> _TASK BRIEF_:
A faithful copy of the data, pictures omitted, is the required answer.
START INPUT DATA
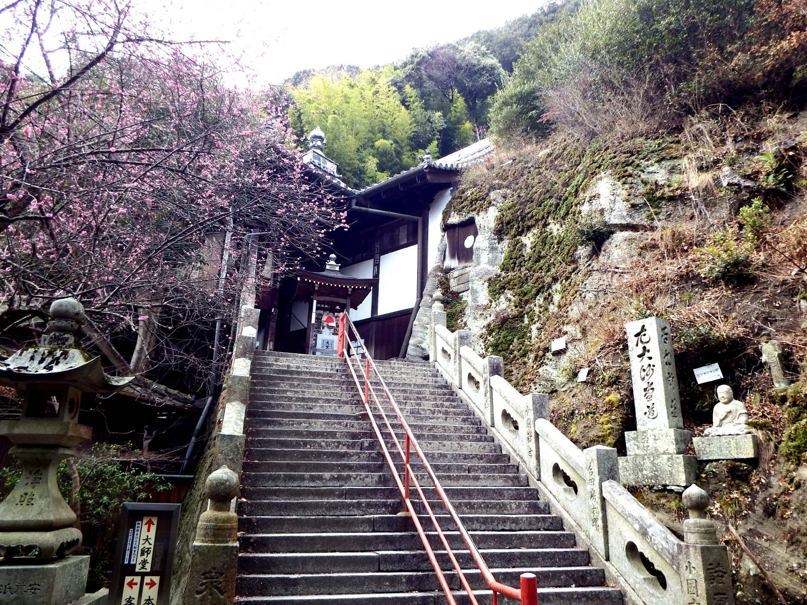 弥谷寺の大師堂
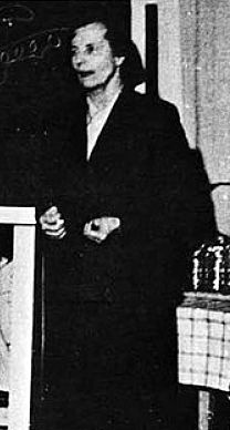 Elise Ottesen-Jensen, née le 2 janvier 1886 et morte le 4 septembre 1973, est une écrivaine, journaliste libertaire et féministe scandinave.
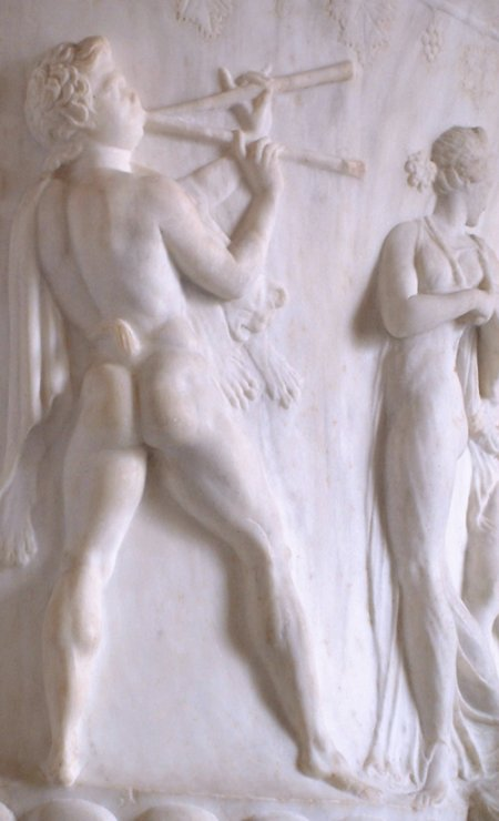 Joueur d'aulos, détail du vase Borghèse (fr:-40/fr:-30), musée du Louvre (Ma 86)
END INPUT DATA
> _ANSWER TO THIS TASK_:
 弥谷寺の大師堂
 Elise Ottesen-Jensen, née le 2 janvier 1886 et morte le 4 septembre 1973, est une écrivaine, journaliste libertaire et féministe scandinave.
 Joueur d'aulos, détail du vase Borghèse (fr:-40/fr:-30), musée du Louvre (Ma 86)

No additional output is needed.